Shakespeare file downloaded is not divisible by batch size; exposes flaw in data_utils.shakespeare
jkahn opened this issue · 1 comments
jkahn commented
Hi @eiderman !
In data_utils
file_name = maybe_download('http://cs.stanford.edu/people/karpathy/char-rnn/',
'shakespear.txt')
downloads a file of size 99993. But this is not compatible with the numpy.reshape
command if the chunk size is relatively prime to the file size.

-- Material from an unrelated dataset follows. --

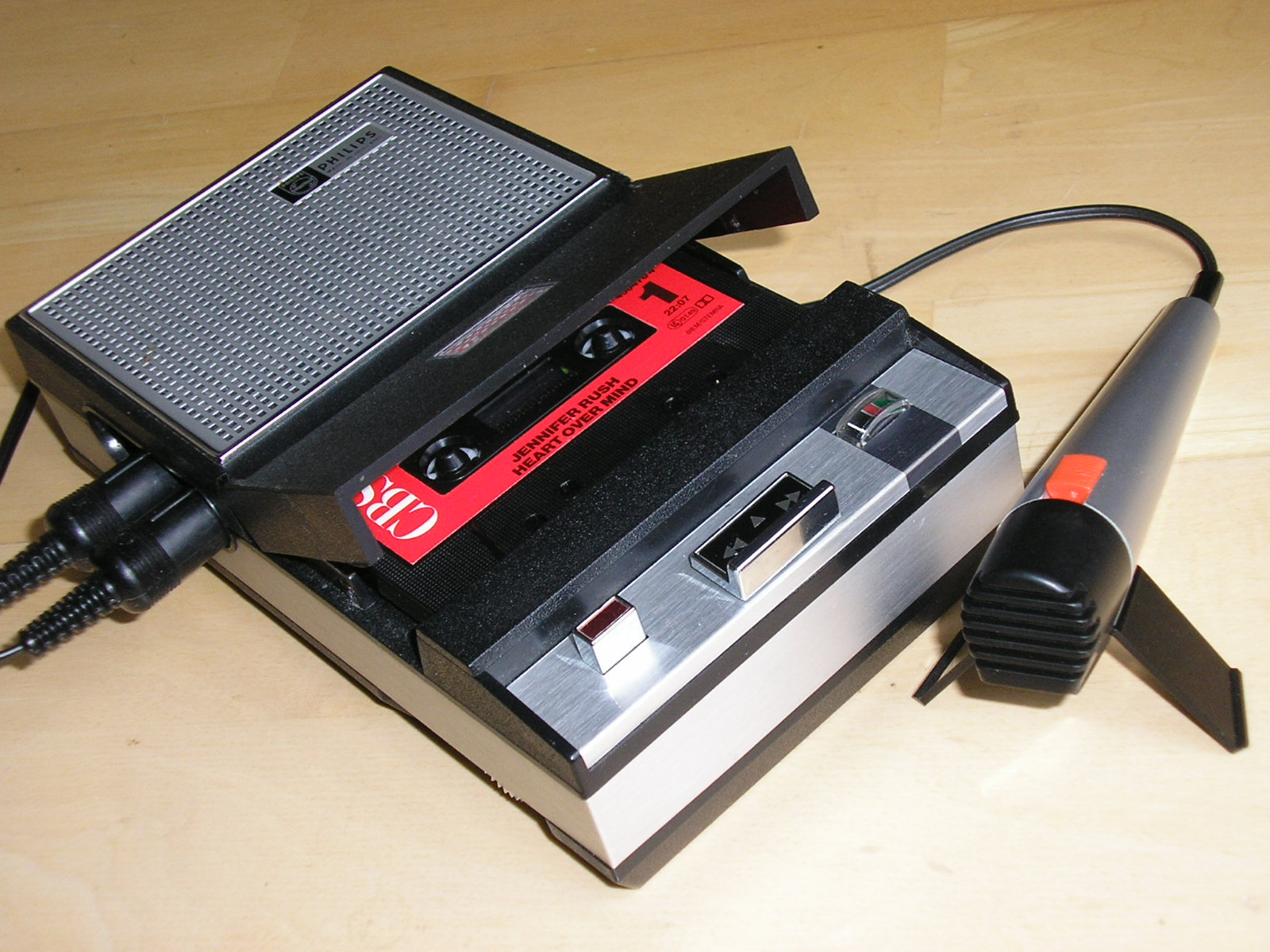 Philips Cassetten-Recorder EL 3302 (1968)

Downloading a different shakespeare file instead (shakespeare_input.txt
from the same directory) yields a file divisible by the chunk size, but the right fix is probably to pad or trim the array before reshaping.
Successfully downloaded shakespear.txt 99993 bytes.
---------------------------------------------------------------------------
ValueError Traceback (most recent call last)
<ipython-input-12-7111020859c7> in <module>()
----> 1 data_utils.shakespeare(2)
.../python2.7/site-packages/prettytensor/tutorial/data_utils.pyc in shakespeare(chunk_size)
130 arr = np.array([convert_to_int(c) for c in shakespeare_full])[
131 0:len(shakespeare_full) / chunk_size * chunk_size]
--> 132 return arr.reshape((len(arr) / chunk_size, chunk_size))
133
134
ValueError: total size of new array must be unchanged
eiderman commented
Thanks for the bug! Fixed in the latest push; pip will follow shortly.